*WHAT YOU ARE ASKED TO DO*: From the listing below, copy each line that contains the word "abdomen".

*DATA PROVIDED*:
◆ ◆ ◆ ◆ ◆ ◆ ◆

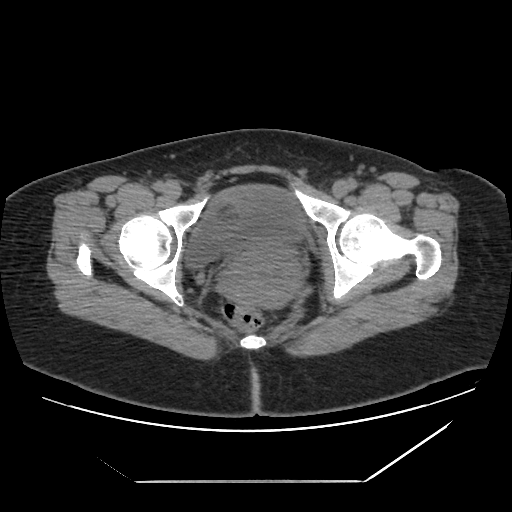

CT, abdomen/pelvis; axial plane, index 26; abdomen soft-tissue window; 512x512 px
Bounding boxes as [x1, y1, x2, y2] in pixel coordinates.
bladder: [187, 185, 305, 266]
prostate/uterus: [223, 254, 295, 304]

◆ ◆ ◆ ◆ ◆ ◆ ◆

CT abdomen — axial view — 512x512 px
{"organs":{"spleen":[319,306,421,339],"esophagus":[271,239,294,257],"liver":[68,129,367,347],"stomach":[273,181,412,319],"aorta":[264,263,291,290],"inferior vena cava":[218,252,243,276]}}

◆ ◆ ◆ ◆ ◆ ◆ ◆

*SOLUTION FOR THIS PROBLEM*:
CT, abdomen/pelvis; axial plane, index 26; abdomen soft-tissue window; 512x512 px
CT abdomen — axial view — 512x512 px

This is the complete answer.